I'm trying to understand the memory implications of this realloc loop in C. My professor claims that the memory overhead is constant, but I have some doubts. Here's the code I was given:
```c
int *f(int n) {
int i, *a = NULL;
for(i = 0; i < n; i++) {
a = realloc(a, (i + 1) * sizeof(int));
a[i] = i;
}
return a;
}
```
Can someone break down what this means for memory usage and if the professor's statement holds up?
2 Answers
It sounds like your professor might be mixing some concepts. Memory overhead isn't truly constant in this loop. While the function may only ever use `n` integers worth of space at the end, the realloc process can repeatedly request memory that's larger than necessary and could allocate more than you need, especially as `n` grows. There's a risk here too—if `realloc()` fails and returns NULL, it could lead to a segmentation fault since your pointer will still reference old data. It would be a lot safer and more efficient to allocate memory for the full array initially using `calloc(n, sizeof(int))` before the loop begins.

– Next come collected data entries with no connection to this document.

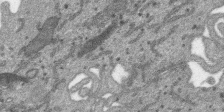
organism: Human
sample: Lung epithelial cells infected with SARS-CoV-2
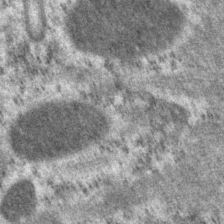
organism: P. pacificus
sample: Pharynx
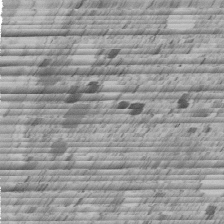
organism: C. elegans
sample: C. elegans embryo early stage
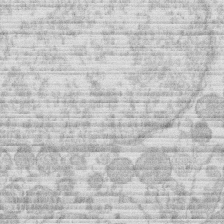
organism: Human
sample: Macrophage cells
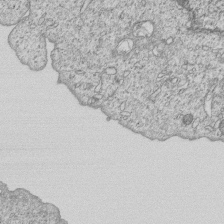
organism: Human
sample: MDA-MB-231 cells
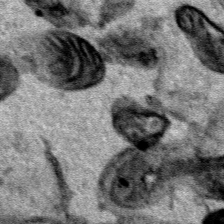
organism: Human
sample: Mitochondria in HCT116 cells

When we talk about memory overhead, it's important to clarify what we mean. The overall memory usage for this function is O(n), which means it increases with the size of `n`. However, the memory allocations might not be constant—especially since calling `realloc()` can lead to varying overhead depending on several factors. Instead of reallocating every single integer increment, it's often a better practice to double the size when reallocating to improve efficiency. This approach reduces the total number of reallocations needed which can make a difference, especially in larger datasets.
Good point! I’ve also read that the specifics of how `realloc()` works can really vary by implementation, affecting performance in ways that could surprise you.